Problem Statement

Preparing AI Datasets

Structured data is necessary for every machine learning task. It is a requirement in order to move forward with training and testing. Models cannot be trained on unstructured data, which highlights the significance of structured data. In any machine learning, deep learning, or AI challenge, it is therefore an essential task. Anything can be represented by raw data, including text and images. Precision is needed while arranging and labelling the data because inaccurate labelling will lead to inaccurate outcomes.

PS Number: PSAIML003

Domain Bucket: Artificial Intelligence
Category: Software
Dataset : NA

Build Solution that answer this type of question-:How can we convert, say 95% of unstructured data without any standard to structured data with standard through automated tools? ;How can we have a low code / no code solution in open source to prepare AI ready data?

Background of the Problem

Every Machine Learning task requires structured data.

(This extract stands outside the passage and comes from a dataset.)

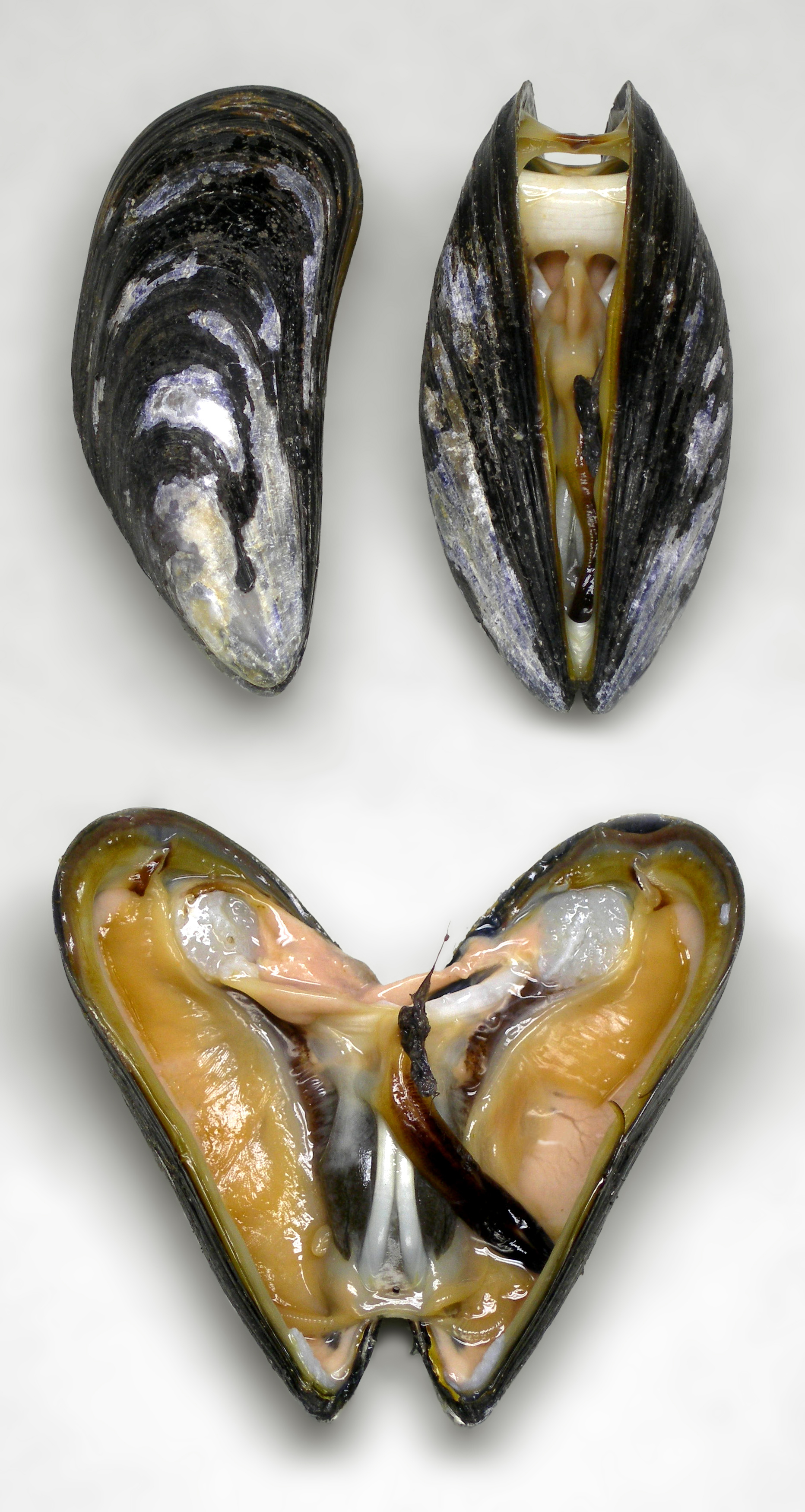 Miesmuscheln: Seitlich, von der Unterseite aus und aufgeklappt mit durchtrenntem Schließmuskel
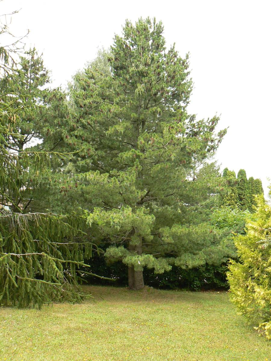 Rumeelia mänd (Pinus peuce) Tartu puukooli pargis

It is the basic need to proceed with training and testing. The importance of structured data can be seen from the fact that models cannot be trained on unstructured data. Hence, it is a vital task in any machine learning, deep learning/AI problem. Raw data can correspond to any thing – text, images…. Labelling the data/structuring it requires precision as failure in doing so will result in wrong labels thus wrong results. Labelling the data/structuring the data is the most painful aspect for any machine learning engineer, automating this will solve a huge problem.There is a requirement of a an automation tool(Web,App,Standalone tool) which takes as input the unstructured data and as output generates the structured data. 

Objective

The primary Objective of this is to make model that answerthis type of questions-:How can we convert, say 95% of unstructured data without any standard to structured data with standard through automated tools? ;How can we have a low code / no code solution in open source to prepare AI ready data?

Summary

The most challenging part of machine learning engineering is labelling and arranging data; automating this will solve a significant issue. There is a need for an automated tool (web, app, standalone application) that accepts unstructured data as input and produces structured data as output.